Posted by:
Mother Who Knows
(
)
Date: January 06, 2019 04:43PM
Waiting a year would be too rational and loving. Mormon couples are THREATENED with judgments, accusations, and gossip. (Half of the Mormon marriages would not last the year, anyway.)
All of my daughter's siblings, her father and his wife, her unmarried bridesmaids and cousins; the grooms younger brothers and sisters, and the other "un-endowed ones", had to sit outside in that very crowded waiting room (the holding pen for the unworthies.) Only the groom's parents and two returned missionary friends were at the ceremony. I was the only one there, on my daughter's side, too, and it cost me several thousand dollars in tithing!
Many temple couples demand that their so-called bridesmaids and groomsmen, and family dress up for the temple photographs.
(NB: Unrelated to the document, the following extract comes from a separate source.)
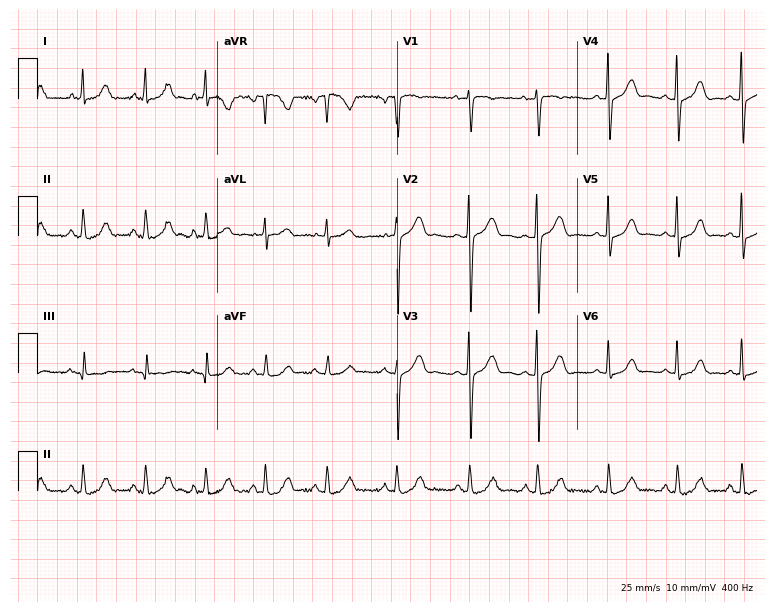
Electrocardiogram (7.3-second recording at 400 Hz), a female patient, 33 years old. Of the six screened findings (first-degree AV block, right bundle branch block, left bundle branch block, sinus bradycardia, atrial fibrillation, sinus tachycardia), none is recorded.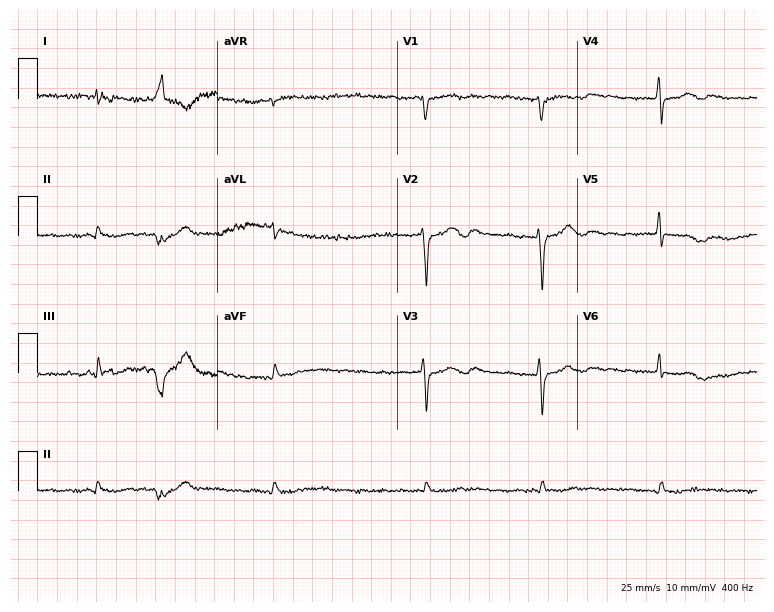
Standard 12-lead ECG recorded from a 78-year-old male (7.3-second recording at 400 Hz). The tracing shows atrial fibrillation.

I said that it was adding insult to injury, for them to wear expensive clothes in the blistering heat, and be herded about the grounds in uncomfortable shoes, standing in line to be photographed on ugly stone steps, in front of a huge, out-of-proportion, imposing closed door!
I think that photographers use the stone temple as contrast--the warmth and hope of new love juxtaposed against the cold harshness of cold, hard Mormonism.
The door was FAKE, and didn't open into anything--just like the whole religion.
If "loved ones" are going to be pulled off the street to be posed in front of a building they are banned from entering, they damned-well be "allowed" to wear STREET CLOTHES. Later, they all dressed up and enjoyed the lovely reception (which was grand, but cost less than the tithing I had to pay out).
As it was, my daughter wasn't allowed to wear her wedding dress at her temple wedding, without having it covered with long sleeves and a large bib-like dickey, and the heavy robes and smothering thick veil. The dress and her hair were a mess for the photos. The groom's family had hired the photographer, and I did not by any of the temple photos--only a few from the reception.
I told my daughter that her REAL wedding was the reception, and when they signed the legal marriage license.